» Your assignment:
Each line from the one holding "Парк край Момина" to the last line below must be restated word for word, and no picture may be included.
Provided material START
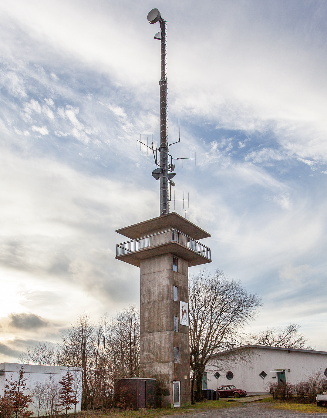 Aussichtsturm Hohe Asch
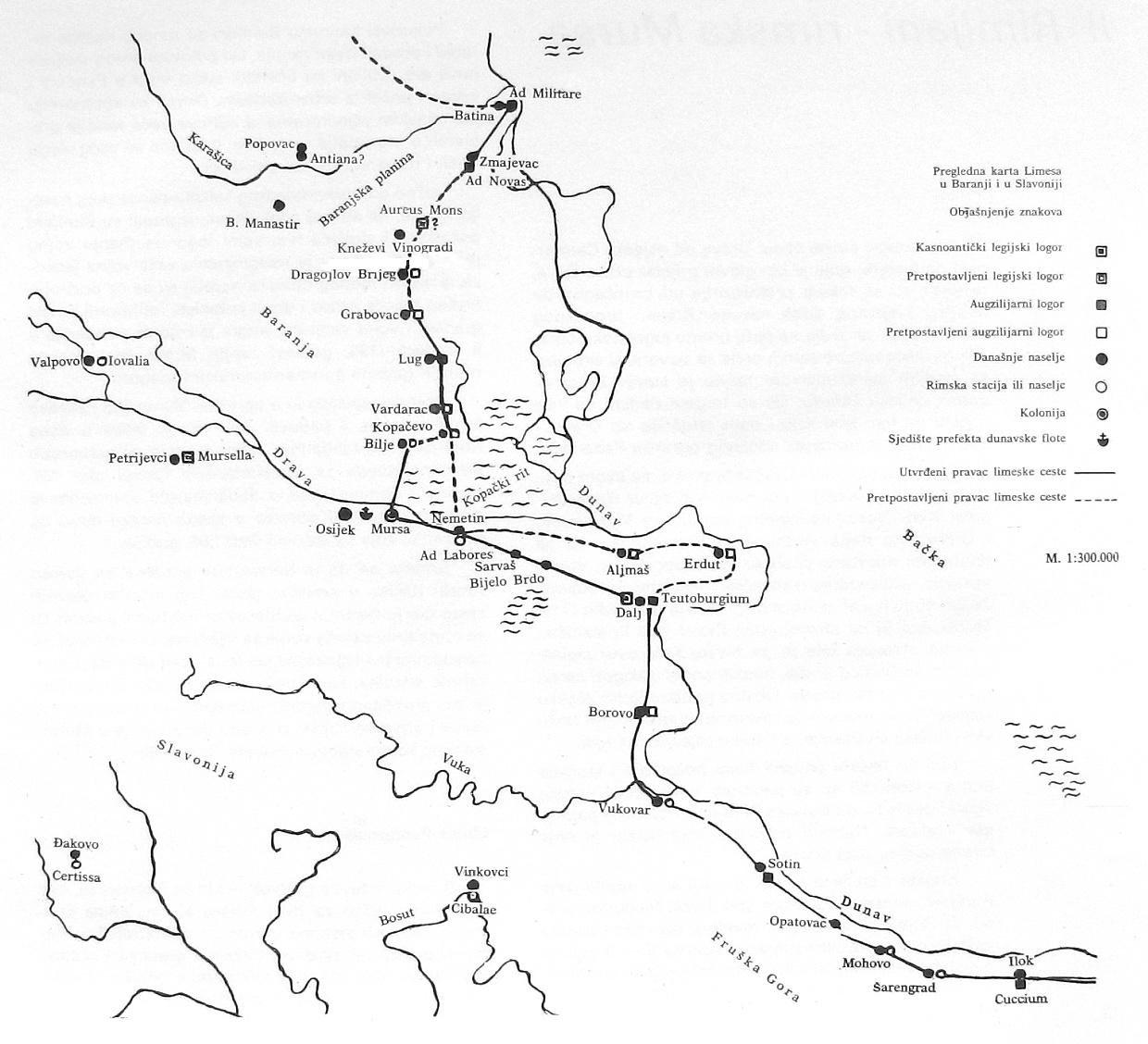 Карта Римског лимеса у Славонији и Барањи (Преузето из књиге "Стари Осијек" Боже Плевника)
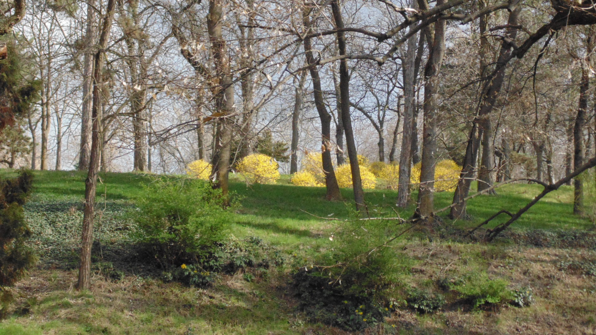 Парк край Момина баня в Хисар, в близост до защитена местност „Барикадите“
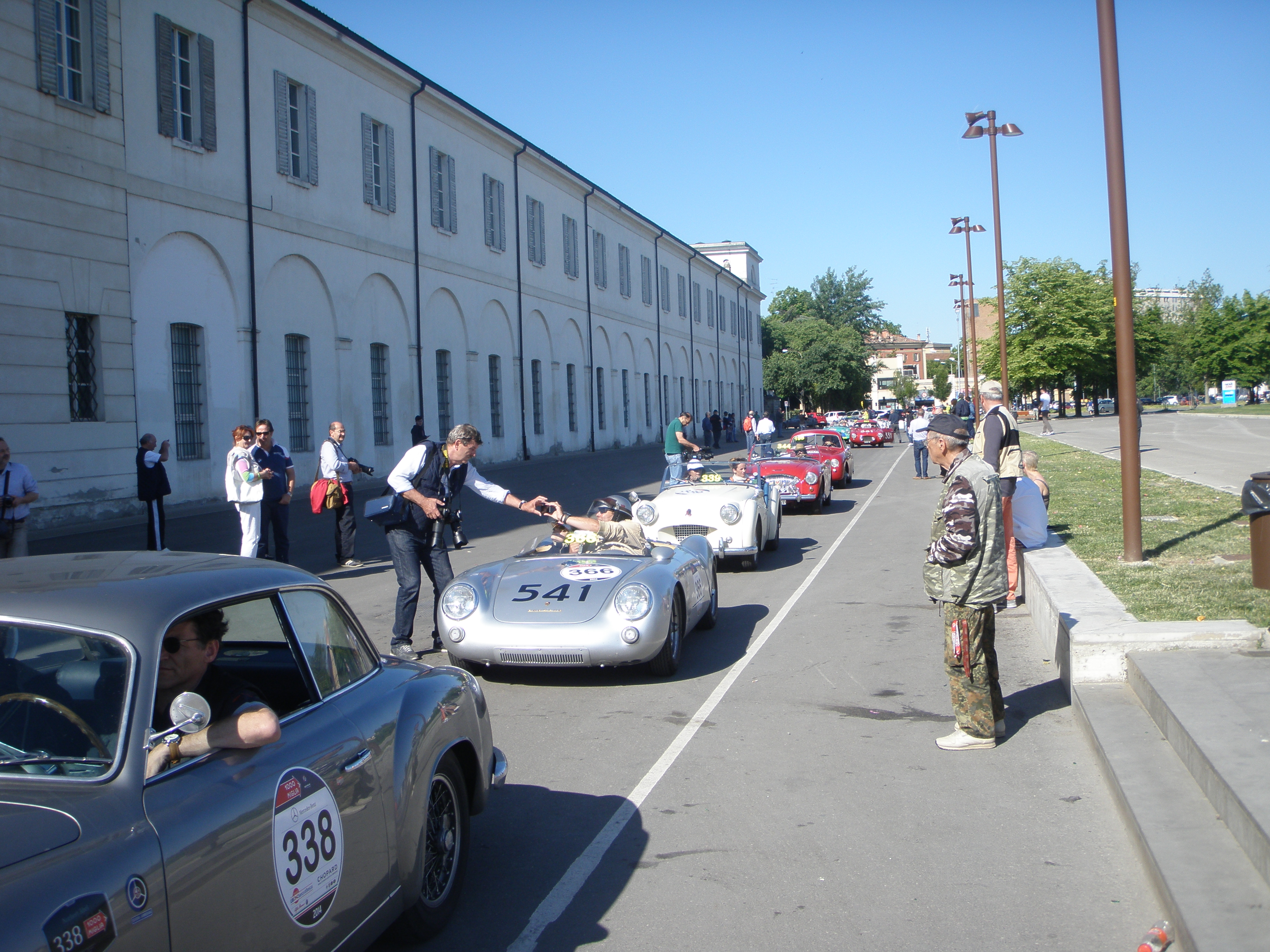 Millemiglia Parco Novi Sad
Provided material END
» Answer section:
 Парк край Момина баня в Хисар, в близост до защитена местност „Барикадите“
 Millemiglia Parco Novi Sad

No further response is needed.